Вечером они возвратились. Молча сидели на кухне. Надежда плакала. Иван был мертв.


Как-то вечером — был заключительный концерт «Пражской весны» — Ладислав предложил матери выпить с ним чаю. Эма улыбнулась. Эта привычка, видимо, переходила у них в семье из поколения в поколение: около шести часов пить чай, а возвратясь после концерта или спектакля, перехватить что-нибудь легонькое — на этот раз, скорей всего, клубники, пронзительный аромат ее доходил даже из кухни.

Было приятно уже совсем одетой для концерта посидеть за чашкой чая с сыном, державшим себя этаким заправским кавалером добрых старых времен.

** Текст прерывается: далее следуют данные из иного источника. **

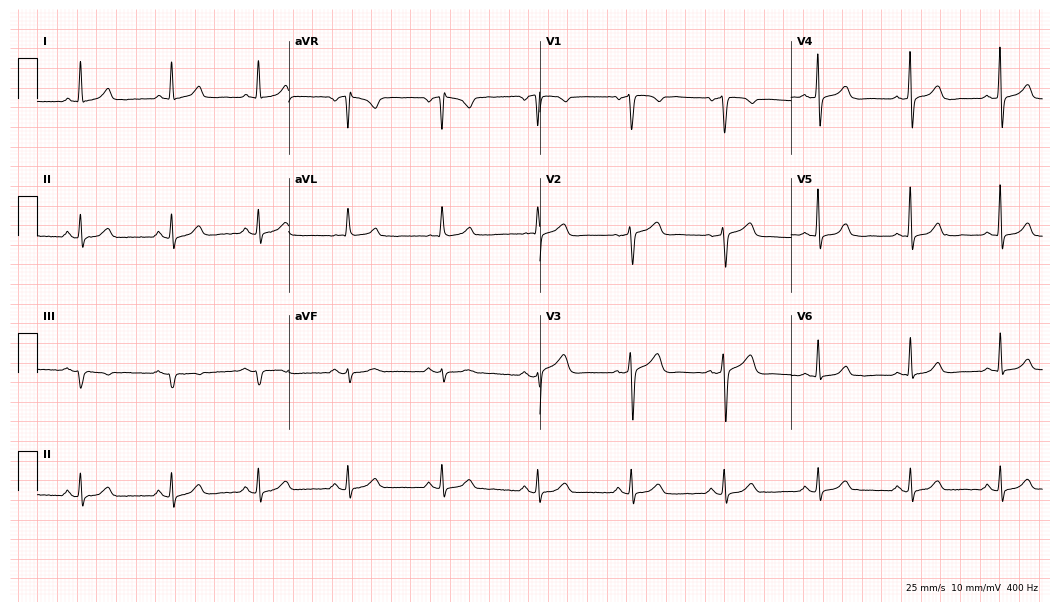
12-lead ECG from a 60-year-old woman (10.2-second recording at 400 Hz). Recorded interpretation: within normal limits.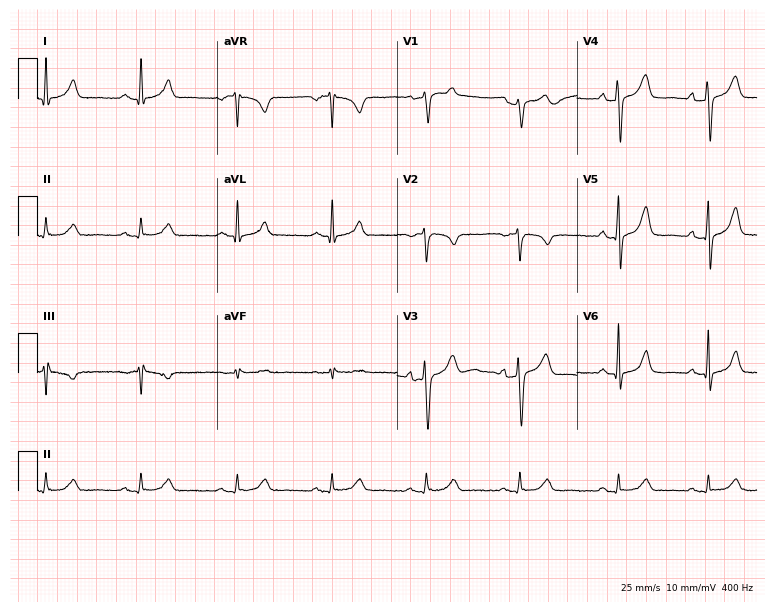
12-lead ECG (7.3-second recording at 400 Hz) from a male, 63 years old. Screened for six findings — first-degree AV block, right bundle branch block (RBBB), left bundle branch block (LBBB), sinus bradycardia, atrial fibrillation (AF), sinus tachycardia — none is recorded.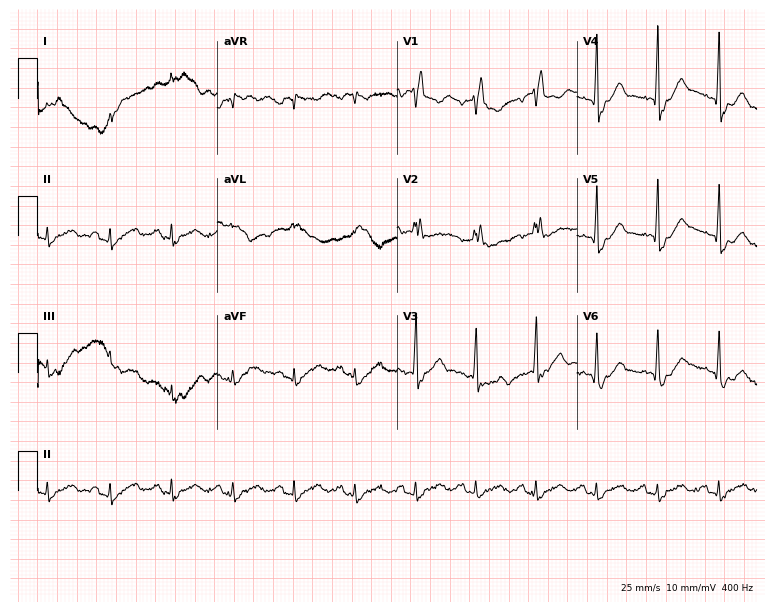
ECG (7.3-second recording at 400 Hz) — an 82-year-old male patient. Screened for six findings — first-degree AV block, right bundle branch block (RBBB), left bundle branch block (LBBB), sinus bradycardia, atrial fibrillation (AF), sinus tachycardia — none is recorded. Findings outside these six are not listed.

Ладислав с видом знатока отпил из чашки, объявил, что чай великолепен, и, как о чем-то малозначащем, сообщил, что разошелся с Мартиной. Бракосочетание предполагалось через четыре недели: как раз подоспеет июль — месяц свадеб. Не дав изумленной Эме опомниться, стал деловито объяснять. Причина, явствующая из его слов, была однозначна и непостижима. Мартина неожиданно заартачилась и заявила, что хочет ребенка. Такое пожелание Эма сочла естественным: дети, как известно, цветы жизни, почему же Мартине не иметь ребенка? Картина — малыш в ее доме — даже вдохновила Эму. Ладислав объяснил матери, что от своего плана, который несколько лет назад все объявили мальчишеским сумасбродством, он не отказался, да и ход мировых событий подтверждает, что он был прав, считая, что лишь безумец может теперь заводить детей. А если уж они рождаются и к тому же у людей подлых, которые не заботятся о них и даже бьют, то долг людей порядочных брать таких детей на свое попечение, как это сделала Ирена. На это Эма возразила, что у Ирены четверо своих, а Ладислав ответил, что после войны была идиллическая эпоха, люди верили, что ничего подобного не может повториться, а между тем… И он протянул руку к газетам, где информации о событиях в мире не оставляли места розовым иллюзиям. С этим Эма не могла не согласиться, но предупредила, что компаньонку для организации семейного детского дома Ладислав вряд ли найдет, а если какая-то без памяти влюбленная в него пойдет на это — через год-другой раздумает.

— Не обольщайся, — сказала Эма, — материнство — это как неизбежная болезнь, большинство женщин просто места себе не находят, пока не заведут ребенка, поверь мне. И странно, что ты ищешь счастья в осуществлении такой неслыханной идеи.

Ладислав. Счастья? Кто говорит о счастье? Я о нем и не думал.

Эма. О чем же ты в таком случае думал?

Ладислав. О том, как плохо обращаются с детьми.

Эма. И с тобой плохо обращались (это была попытка уйти от разговора, который мог перерасти во что-то неприятное)?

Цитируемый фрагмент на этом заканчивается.